Sebagai orang seorang single, saya merasakan kecanggungan yang tidak dapat dilukiskan kata. Saat mereka membahas masalah kehamilan, anak, suami, kerempongan menjadi seorang ibu, saya tidak bisa relate akan hal tersebut. Dan parahnya ketika sering ada guyonan tentang urusan ‘dapur mereka’ yang harusnya jadi hal privasi. Sungguh itu tidak lucu sama sekali Sob!

Memang saya memaklumi ketika meet up mereka harus membawa serta anak mereka dan saya memaklumi akan hal itu. Toh, saya juga senang dengan anak-anak jadi bisa sekalian main dengan mereka. Tetapi daripada hal yang menyenangkan ternyata lebih banyak gak enaknya.

Salah satu contoh, saat itu saya pernah janjian ke suatu tempat bersama salah seorang teman, tetapi dia terlambat dua jam lebih. Posisi saya sudah ready, dia belum datang dan sudah dihubungi puluhan kali tetapi tidak ada respon.
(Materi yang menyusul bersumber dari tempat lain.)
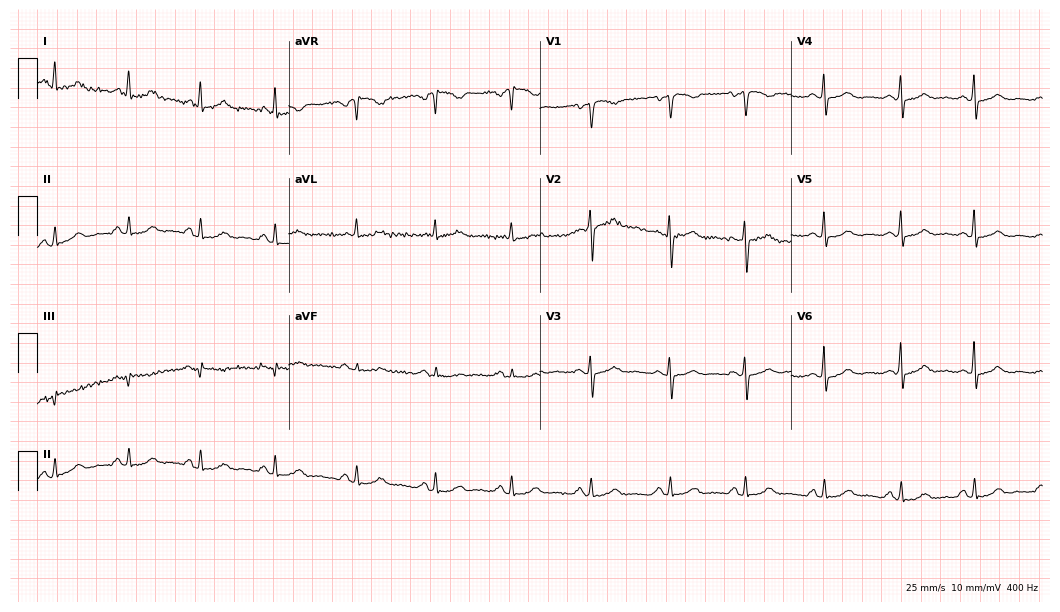
12-lead ECG (10.2-second recording at 400 Hz) from a 53-year-old female patient. Screened for six findings — first-degree AV block, right bundle branch block, left bundle branch block, sinus bradycardia, atrial fibrillation, sinus tachycardia — none is recorded.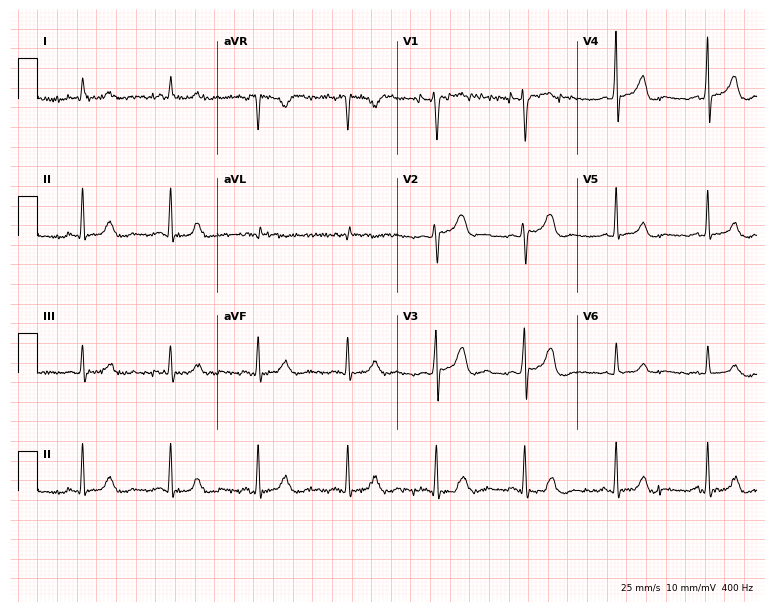
12-lead ECG from a man, 55 years old (7.3-second recording at 400 Hz). No first-degree AV block, right bundle branch block, left bundle branch block, sinus bradycardia, atrial fibrillation or sinus tachycardia recorded for this tracing. Other findings, if any, are not listed.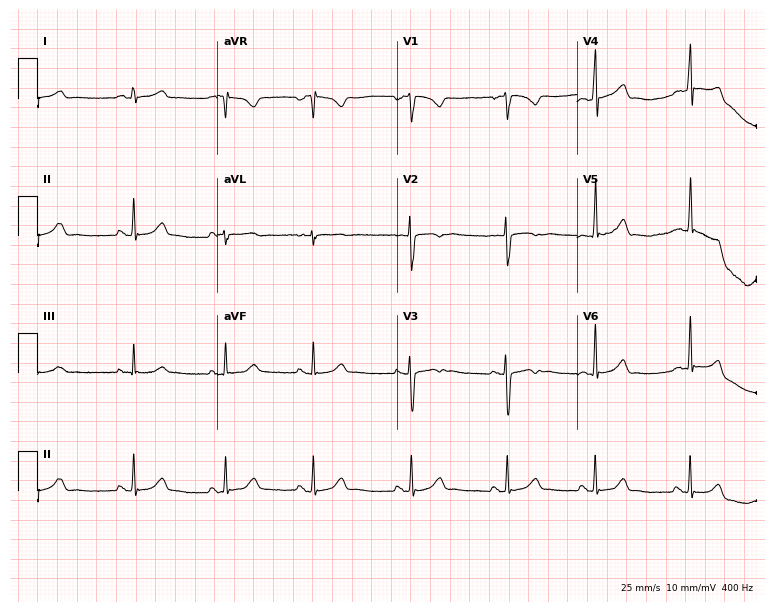
Resting 12-lead electrocardiogram. Patient: a female, 17 years old. Read as a normal ECG.

Akhirnya dia datang tanpa permintaan maaf dan bilang kalau terlambat karena harus mengurus anaknya dulu.

Mengapa tidak mempersiapkan lebih awal? Atau setidaknya memberitahu bahwa akan datang terlambat? Toh, hal-hal tersebut bisa dia antisipasi karena sudah menjadi kebiasaan sehari-hari.

Saya paham bahwa mengurus anak itu bukan perkara mudah, tetapi pahamilah tidak semua orang mau menunggu selama itu. Akan menjadi semakin sungkan jika ternyata temanmu itu membawa suami turut serta.

Belum lagi ucapan-ucapan manis di antara mereka yang tak ingin saya dengar. Saya tau hubungan rumah tangga mereka berjalan harmonis, tetapi sepertinya tidak harus diberitahu ke orang-orang juga kan?

Inilah mengapa saya lebih memilih di rumah saja atau hangout sendirian. Demi menghindari hal-hal yang akan membuat jengah. Saya sadar kini semua punya jalannya masing-masing dan mereka mungkin sudah tidak seasyik dulu. Pertemanan ini rasanya memang sudah benar-benar berubah, setidaknya mungkin sampai ketika saya sudah menikah nanti.